UNWIND $topics as topic
MATCH (right:Topic {keyphrase: topic})
WITH right
MATCH (left:Topic {keyphrase: $left})-[:OCCURS_IN_RANDOM_SAMPLE]            
    ->(document:Document)
WHERE EXISTS((document)<-[:OCCURS_IN]-(right))
WITH right.keyphrase as right, 
    left.support as lsupport, 
    right.support as rsupport, 
    toFloat(count(document)) as intersection
...

But even with it and the precomputed samples, it is still slow when comparing topics with supports of thousands of documents. The bottleneck is oviously to compute this intersection count. Is there a more efficient way to improve it? Subsidiary question: Does it normally make sense to use EXISTS instead of matching the whole pattern or do we face a weird edge case where it works?

Thanks in advance :)


Solution

  • Your query is causing an unnecessary cartesian product.

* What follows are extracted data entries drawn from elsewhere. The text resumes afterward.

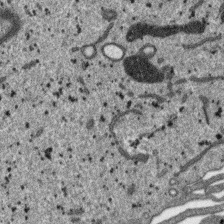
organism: Human
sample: Lung epithelial cells infected with SARS-CoV-2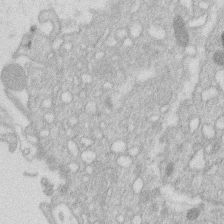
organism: Human
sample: Macrophage cells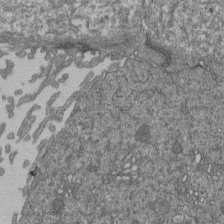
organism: Human
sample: Retinal organoid Rod and Cone cells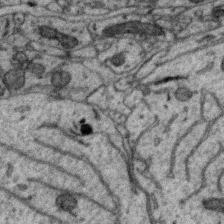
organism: Zebra finch
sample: Brain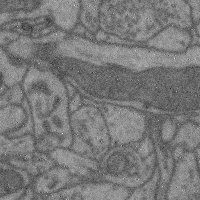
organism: Mouse
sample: Cerebral cortex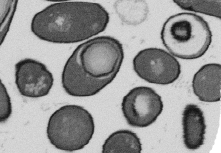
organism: B. subtilis
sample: Bacterial spore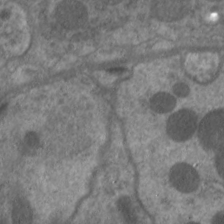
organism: C. elegans
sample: Pharynx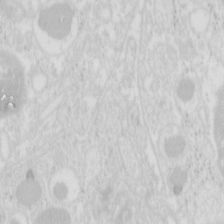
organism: Mouse
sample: Pancreas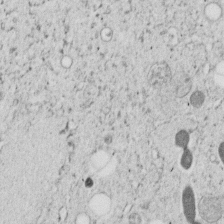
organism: C. elegans
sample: C. elegans embryo early stage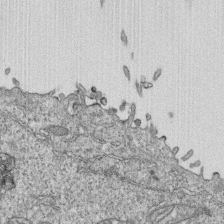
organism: Human
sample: HeLa cell HIV synapse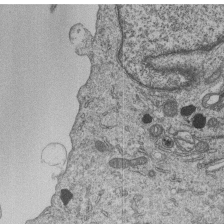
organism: Human
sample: MDA-MB-231 cells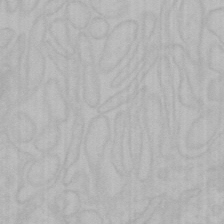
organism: Mouse
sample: Choroid plexus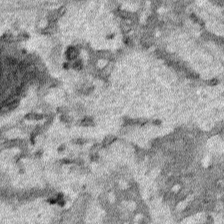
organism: Human
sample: Mitochondria in HCT116 cells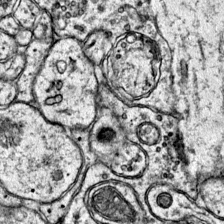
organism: Mouse
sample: Primary visual cortex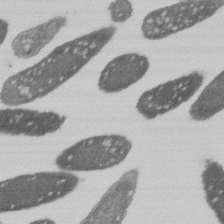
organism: E. coli
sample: Bacterial nucleoid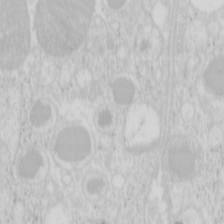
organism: Mouse
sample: Pancreas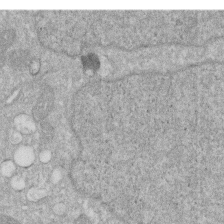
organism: Human
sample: HIV infected U937 cells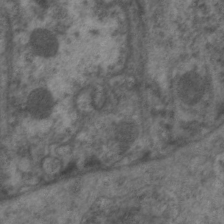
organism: C. elegans
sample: Pharynx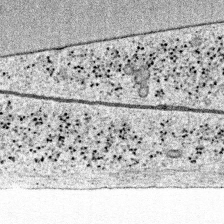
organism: Human
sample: HeLa cells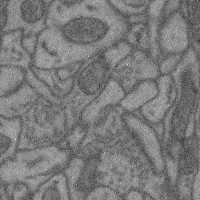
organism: Mouse
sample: Cerebral cortex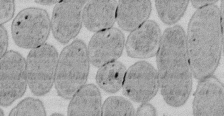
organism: E. coli
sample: Bacterial nucleoid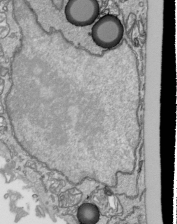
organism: Human
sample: Mitochondria in HCT116 cells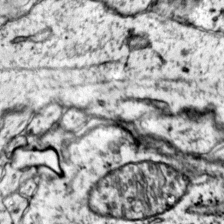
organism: Mouse
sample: Primary visual cortex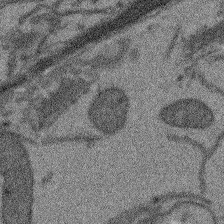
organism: Arabidopsis thaliana
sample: Root tip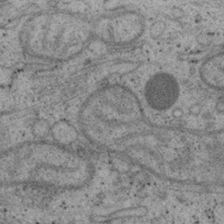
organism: Human
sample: HeLa cells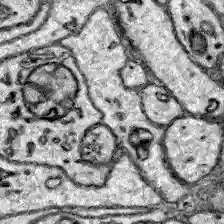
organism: Zebrafish
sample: Brain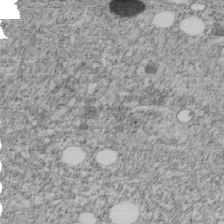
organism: C. elegans
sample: C. elegans embryo early stage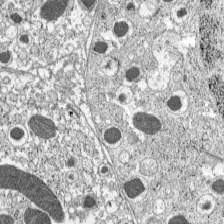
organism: C57BL Mouse
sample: Pancreatic islet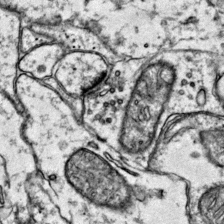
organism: Mouse
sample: Primary visual cortex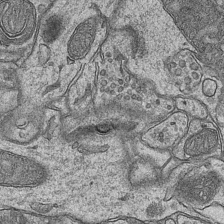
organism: Mouse
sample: CA1 Hippocampus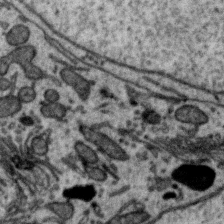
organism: Zebra finch
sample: Brain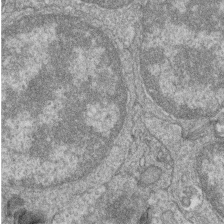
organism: Zebrafish
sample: Cilia; retinal pigment epithelium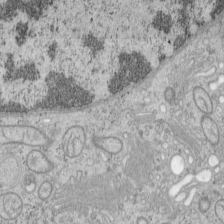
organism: Mouse
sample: OT-I killer T cells with ID8 ovarian cancer cells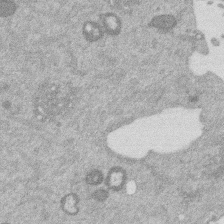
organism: Mouse
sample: Dividing mouse embryo 1 cell stage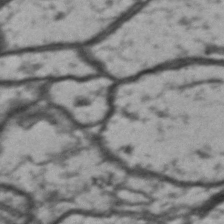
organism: Drosophila
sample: Brain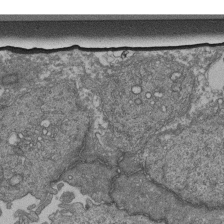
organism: Human
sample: Retinal organoid Rod and Cone cells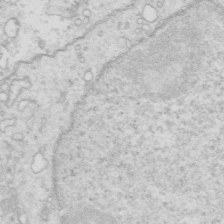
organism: Mouse
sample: Multiciliated cells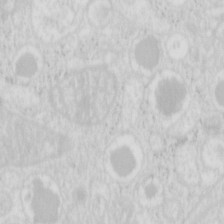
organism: Mouse
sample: Pancreas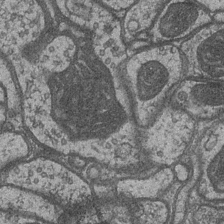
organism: Drosophila
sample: Optic medulla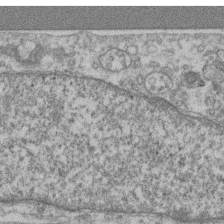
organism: Mouse
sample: T cell stromal cell synapse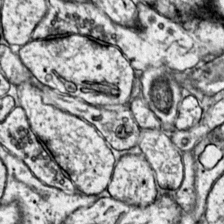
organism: Mouse
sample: Primary visual cortex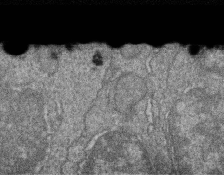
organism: Zebrafish
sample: Cilia; retinal pigment epithelium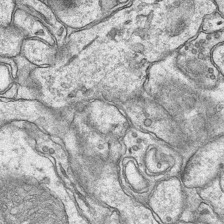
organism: Mouse
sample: CA1 Hippocampus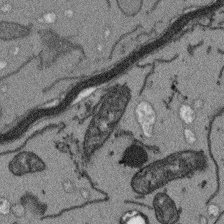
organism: Arabidopsis thaliana
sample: Root tip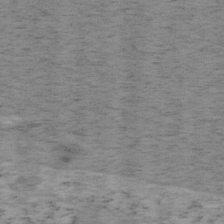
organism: Mouse
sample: OT-I killer T cells with ID8 ovarian cancer cells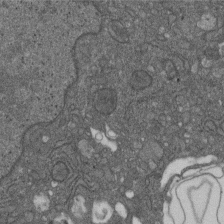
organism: Drosophila
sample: Nephrocyte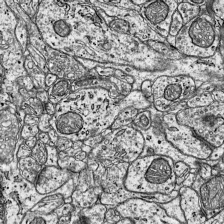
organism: Mouse
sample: Visual Cortex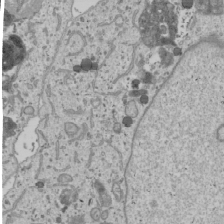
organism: Human
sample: Mitochondria in U2OS cells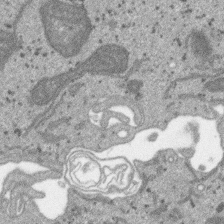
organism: Human
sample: Lung epithelial cells infected with SARS-CoV-2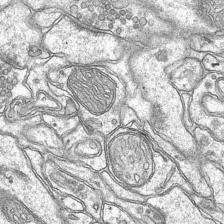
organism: Mouse
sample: CA1 Hippocampus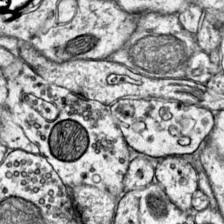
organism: Mouse
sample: Primary visual cortex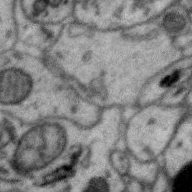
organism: Zebra finch
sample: Brain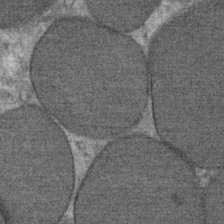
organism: Mouse
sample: Mouse Salivary gland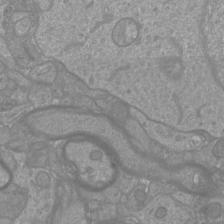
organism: Mouse
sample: Cortical neurons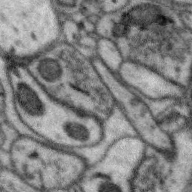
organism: Zebra finch
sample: Brain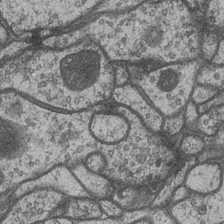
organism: Drosophila
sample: Optic medulla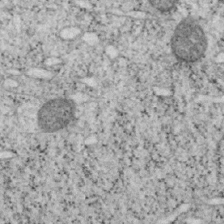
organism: Mouse
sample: OT-I killer T cells with ID8 ovarian cancer cells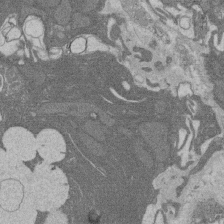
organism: Rat
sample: Salivary granule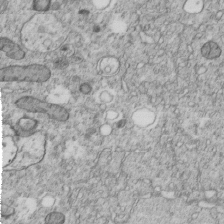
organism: C. elegans
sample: C. elegans embryo early stage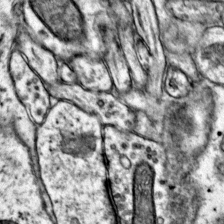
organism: Mouse
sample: Primary visual cortex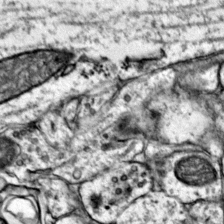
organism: Mouse
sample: Primary visual cortex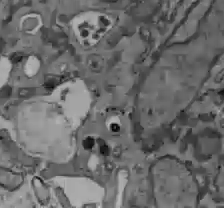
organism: C57BL Mouse
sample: Liver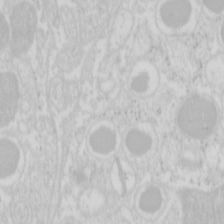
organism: Mouse
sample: Pancreas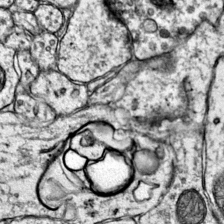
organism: Mouse
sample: Primary visual cortex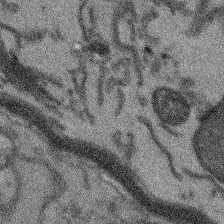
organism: Arabidopsis thaliana
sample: Root tip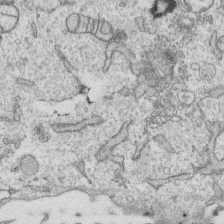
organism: Human
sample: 1205lu cells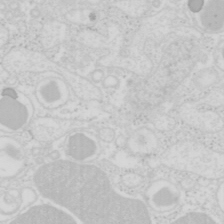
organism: Mouse
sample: Pancreas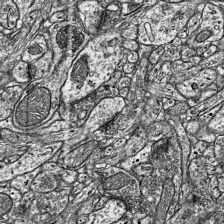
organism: Mouse
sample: Visual Cortex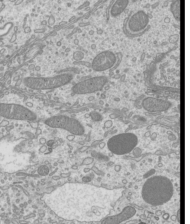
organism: Mouse
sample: Cilia; mouse epididymis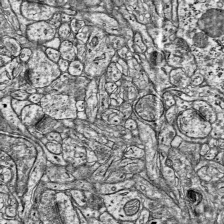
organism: Mouse
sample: Visual Cortex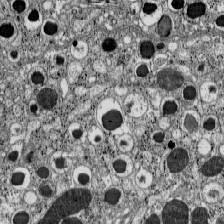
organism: C57BL Mouse
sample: Pancreatic islet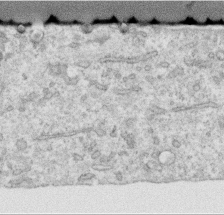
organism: Human
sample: Centriole in RPE cells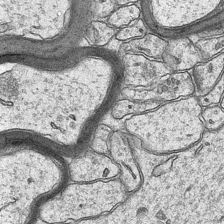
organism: Mouse
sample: CA1 Hippocampus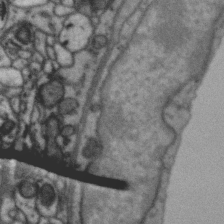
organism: Zebra finch
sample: Brain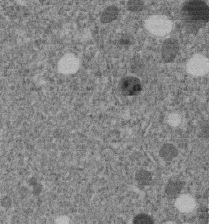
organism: C. elegans
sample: C. elegans embryo early stage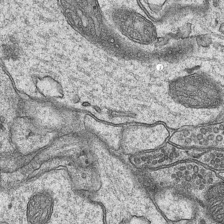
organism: Mouse
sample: CA1 Hippocampus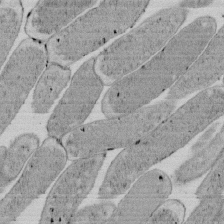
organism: E. coli
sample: Bacterial nucleoid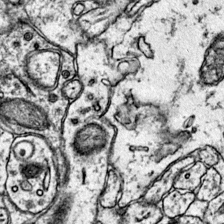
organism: Mouse
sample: Primary visual cortex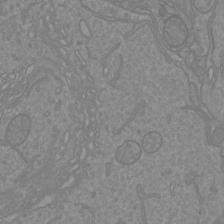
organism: Mouse
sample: Cortical neurons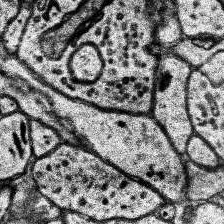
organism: Human
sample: Temporal Lobe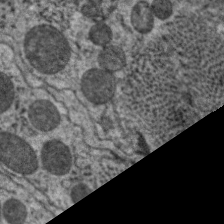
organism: C. elegans
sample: Pharynx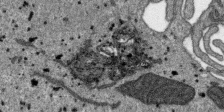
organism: Human
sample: Lung epithelial cells, uninfected (mock) control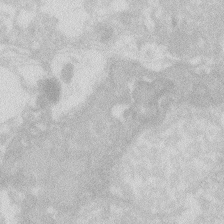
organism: Zebrafish
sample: Macrophage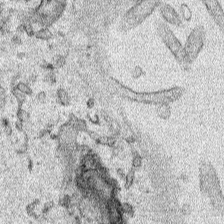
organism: Human
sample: Mitochondria in HCT116 cells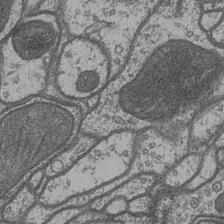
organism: Drosophila
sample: Optic medulla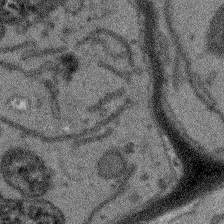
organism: Arabidopsis thaliana
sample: Root tip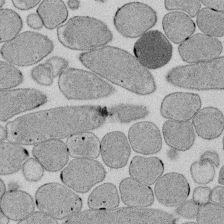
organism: E. coli
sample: Bacterial nucleoid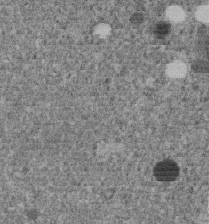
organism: C. elegans
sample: C. elegans embryo early stage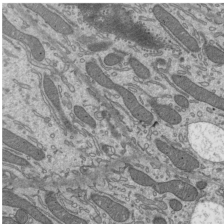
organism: Mouse
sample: Mouse epididymis efferent ductule cilia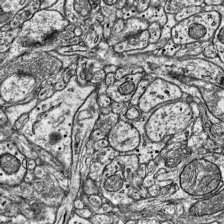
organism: Mouse
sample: Visual Cortex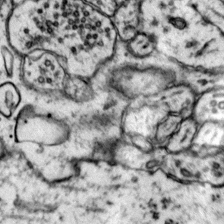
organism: Mouse
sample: Primary visual cortex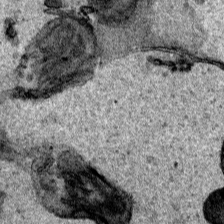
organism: Human
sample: Mitochondria in HCT116 cells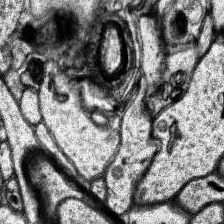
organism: Human
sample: Temporal Lobe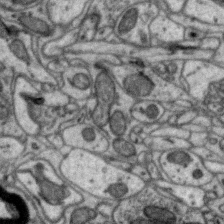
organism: Zebra finch
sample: Brain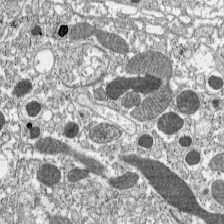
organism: C57BL Mouse
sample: Pancreatic islet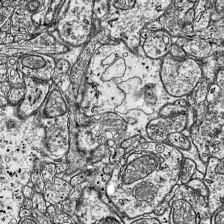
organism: Mouse
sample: Visual Cortex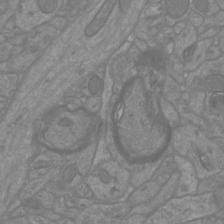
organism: Mouse
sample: Cortical neurons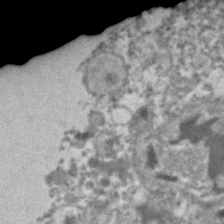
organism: Human
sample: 1205lu cells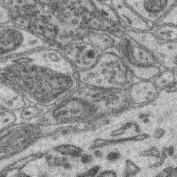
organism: Mouse
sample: Retina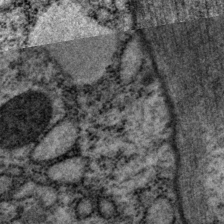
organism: P. pacificus
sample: Pharynx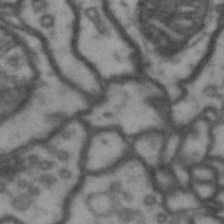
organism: Drosophila
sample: Brain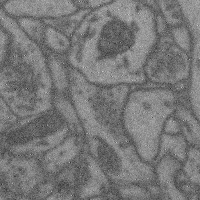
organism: Mouse
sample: Cerebral cortex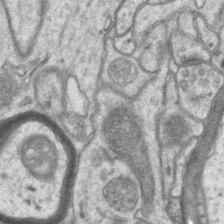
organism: Mouse
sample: CA1 Hippocampus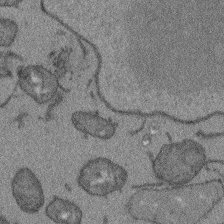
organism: Arabidopsis thaliana
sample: Root tip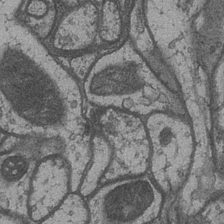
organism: Drosophila
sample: Optic medulla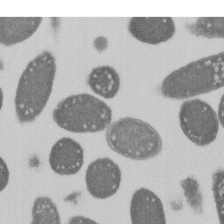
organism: E. coli
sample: Bacterial nucleoid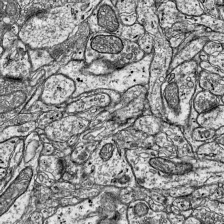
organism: Mouse
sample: Visual Cortex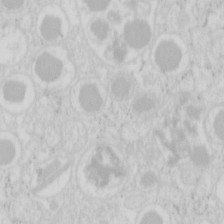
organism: Mouse
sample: Pancreas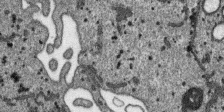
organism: Human
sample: Lung epithelial cells infected with SARS-CoV-2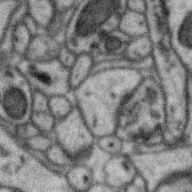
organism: Zebra finch
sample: Brain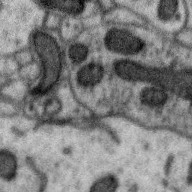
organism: Zebra finch
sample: Brain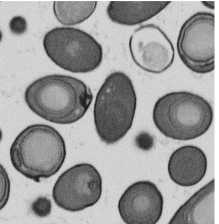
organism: B. subtilis
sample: Bacterial spore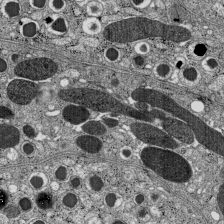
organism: C57BL Mouse
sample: Pancreatic islet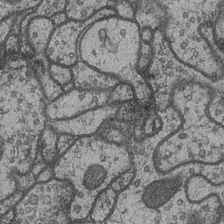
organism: Drosophila
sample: Optic medulla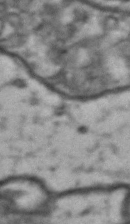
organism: Drosophila
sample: Brain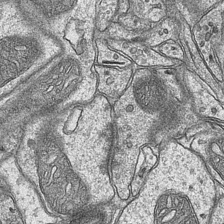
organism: Mouse
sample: CA1 Hippocampus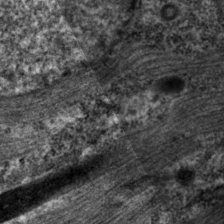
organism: P. pacificus
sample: Pharynx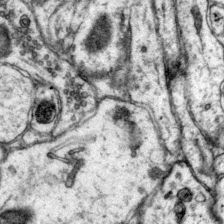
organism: Mouse
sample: Primary visual cortex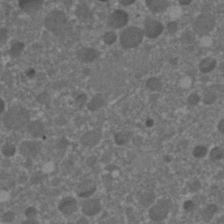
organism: C. elegans
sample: C. elegans embryo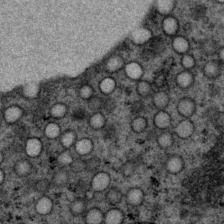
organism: P. pacificus
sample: Pharynx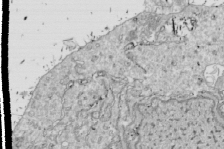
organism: Drosophila
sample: Cell division; meiosis; drosophila spermatocytes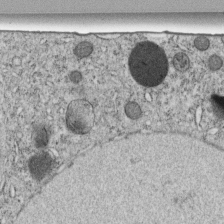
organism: C. elegans
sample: C. elegans embryo early stage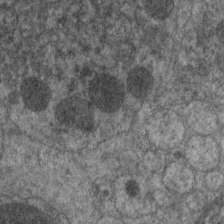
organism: C. elegans
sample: Pharynx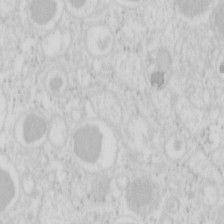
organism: Mouse
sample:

    Here is a simpler query that should be faster (you can use PROFILE to compare queries):

    MATCH (left:Topic)-[:OCCURS_IN_RANDOM_SAMPLE]->(doc)<-[:OCCURS_IN]-(right:Topic)
    WHERE left.keyphrase = $left AND right.keyphrase IN $topics
    WITH right.keyphrase AS right, 
        left.support AS lsupport, 
        right.support AS rsupport, 
        TOFLOAT(COUNT(doc)) AS intersection
    ...
    

    Also, while it makes sense to use EXISTS to avoid unnecessarily repeating subpath traversals, it seems unlikely that a given Topic node would have more than one OCCURS_IN relationship to a given Document node. Therefore, EXISTS would not be buying you anything.